WHAT TO DO
All lines of the listing below must be reproduced character for character.

DATASET EXCERPT
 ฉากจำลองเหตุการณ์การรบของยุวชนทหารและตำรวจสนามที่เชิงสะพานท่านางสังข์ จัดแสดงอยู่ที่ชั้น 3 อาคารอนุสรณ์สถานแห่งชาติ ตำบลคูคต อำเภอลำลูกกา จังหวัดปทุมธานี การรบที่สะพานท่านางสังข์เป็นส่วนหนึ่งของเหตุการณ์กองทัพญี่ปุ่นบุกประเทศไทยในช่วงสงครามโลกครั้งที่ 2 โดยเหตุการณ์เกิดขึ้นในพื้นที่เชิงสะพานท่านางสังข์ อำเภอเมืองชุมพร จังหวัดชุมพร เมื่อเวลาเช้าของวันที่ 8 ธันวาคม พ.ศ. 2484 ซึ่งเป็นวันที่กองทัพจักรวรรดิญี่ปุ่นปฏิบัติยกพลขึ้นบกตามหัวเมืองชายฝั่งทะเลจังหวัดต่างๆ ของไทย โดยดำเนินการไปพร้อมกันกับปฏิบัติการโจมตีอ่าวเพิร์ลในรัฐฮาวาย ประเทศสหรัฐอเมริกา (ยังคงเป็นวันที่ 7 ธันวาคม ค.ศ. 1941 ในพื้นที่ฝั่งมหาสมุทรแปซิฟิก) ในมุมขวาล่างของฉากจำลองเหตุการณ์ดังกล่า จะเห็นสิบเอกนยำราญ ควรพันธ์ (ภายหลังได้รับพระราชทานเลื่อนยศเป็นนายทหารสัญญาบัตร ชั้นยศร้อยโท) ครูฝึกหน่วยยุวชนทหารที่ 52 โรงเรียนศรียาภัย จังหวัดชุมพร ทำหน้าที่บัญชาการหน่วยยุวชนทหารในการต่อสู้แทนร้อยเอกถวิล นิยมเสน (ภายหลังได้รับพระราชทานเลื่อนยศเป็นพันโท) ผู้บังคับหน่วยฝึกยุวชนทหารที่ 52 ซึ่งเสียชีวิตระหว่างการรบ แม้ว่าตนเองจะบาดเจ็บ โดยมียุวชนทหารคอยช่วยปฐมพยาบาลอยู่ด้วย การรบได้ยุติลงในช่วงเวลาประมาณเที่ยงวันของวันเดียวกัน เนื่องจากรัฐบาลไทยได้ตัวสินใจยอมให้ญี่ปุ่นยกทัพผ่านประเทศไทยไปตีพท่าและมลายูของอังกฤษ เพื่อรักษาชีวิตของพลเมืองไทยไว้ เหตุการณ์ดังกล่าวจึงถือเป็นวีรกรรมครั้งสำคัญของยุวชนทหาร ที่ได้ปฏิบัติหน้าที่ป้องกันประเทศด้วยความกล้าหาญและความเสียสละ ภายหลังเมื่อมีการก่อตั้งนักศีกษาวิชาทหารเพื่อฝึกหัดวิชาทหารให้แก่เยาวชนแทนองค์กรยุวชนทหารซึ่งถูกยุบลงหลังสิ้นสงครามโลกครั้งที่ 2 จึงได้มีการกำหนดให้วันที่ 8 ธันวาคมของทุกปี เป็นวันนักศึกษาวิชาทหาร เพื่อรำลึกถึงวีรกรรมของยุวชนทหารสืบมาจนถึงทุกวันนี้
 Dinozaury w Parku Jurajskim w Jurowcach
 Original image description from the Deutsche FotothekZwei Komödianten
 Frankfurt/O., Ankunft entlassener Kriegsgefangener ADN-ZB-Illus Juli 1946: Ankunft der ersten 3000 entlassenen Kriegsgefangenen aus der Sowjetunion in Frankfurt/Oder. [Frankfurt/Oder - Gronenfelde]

ANSWER FOR THE TASK
 ฉากจำลองเหตุการณ์การรบของยุวชนทหารและตำรวจสนามที่เชิงสะพานท่านางสังข์ จัดแสดงอยู่ที่ชั้น 3 อาคารอนุสรณ์สถานแห่งชาติ ตำบลคูคต อำเภอลำลูกกา จังหวัดปทุมธานี การรบที่สะพานท่านางสังข์เป็นส่วนหนึ่งของเหตุการณ์กองทัพญี่ปุ่นบุกประเทศไทยในช่วงสงครามโลกครั้งที่ 2 โดยเหตุการณ์เกิดขึ้นในพื้นที่เชิงสะพานท่านางสังข์ อำเภอเมืองชุมพร จังหวัดชุมพร เมื่อเวลาเช้าของวันที่ 8 ธันวาคม พ.ศ. 2484 ซึ่งเป็นวันที่กองทัพจักรวรรดิญี่ปุ่นปฏิบัติยกพลขึ้นบกตามหัวเมืองชายฝั่งทะเลจังหวัดต่างๆ ของไทย โดยดำเนินการไปพร้อมกันกับปฏิบัติการโจมตีอ่าวเพิร์ลในรัฐฮาวาย ประเทศสหรัฐอเมริกา (ยังคงเป็นวันที่ 7 ธันวาคม ค.ศ. 1941 ในพื้นที่ฝั่งมหาสมุทรแปซิฟิก) ในมุมขวาล่างของฉากจำลองเหตุการณ์ดังกล่า จะเห็นสิบเอกนยำราญ ควรพันธ์ (ภายหลังได้รับพระราชทานเลื่อนยศเป็นนายทหารสัญญาบัตร ชั้นยศร้อยโท) ครูฝึกหน่วยยุวชนทหารที่ 52 โรงเรียนศรียาภัย จังหวัดชุมพร ทำหน้าที่บัญชาการหน่วยยุวชนทหารในการต่อสู้แทนร้อยเอกถวิล นิยมเสน (ภายหลังได้รับพระราชทานเลื่อนยศเป็นพันโท) ผู้บังคับหน่วยฝึกยุวชนทหารที่ 52 ซึ่งเสียชีวิตระหว่างการรบ แม้ว่าตนเองจะบาดเจ็บ โดยมียุวชนทหารคอยช่วยปฐมพยาบาลอยู่ด้วย การรบได้ยุติลงในช่วงเวลาประมาณเที่ยงวันของวันเดียวกัน เนื่องจากรัฐบาลไทยได้ตัวสินใจยอมให้ญี่ปุ่นยกทัพผ่านประเทศไทยไปตีพท่าและมลายูของอังกฤษ เพื่อรักษาชีวิตของพลเมืองไทยไว้ เหตุการณ์ดังกล่าวจึงถือเป็นวีรกรรมครั้งสำคัญของยุวชนทหาร ที่ได้ปฏิบัติหน้าที่ป้องกันประเทศด้วยความกล้าหาญและความเสียสละ ภายหลังเมื่อมีการก่อตั้งนักศีกษาวิชาทหารเพื่อฝึกหัดวิชาทหารให้แก่เยาวชนแทนองค์กรยุวชนทหารซึ่งถูกยุบลงหลังสิ้นสงครามโลกครั้งที่ 2 จึงได้มีการกำหนดให้วันที่ 8 ธันวาคมของทุกปี เป็นวันนักศึกษาวิชาทหาร เพื่อรำลึกถึงวีรกรรมของยุวชนทหารสืบมาจนถึงทุกวันนี้
 Dinozaury w Parku Jurajskim w Jurowcach
 Original image description from the Deutsche FotothekZwei Komödianten
 Frankfurt/O., Ankunft entlassener Kriegsgefangener ADN-ZB-Illus Juli 1946: Ankunft der ersten 3000 entlassenen Kriegsgefangenen aus der Sowjetunion in Frankfurt/Oder. [Frankfurt/Oder - Gronenfelde]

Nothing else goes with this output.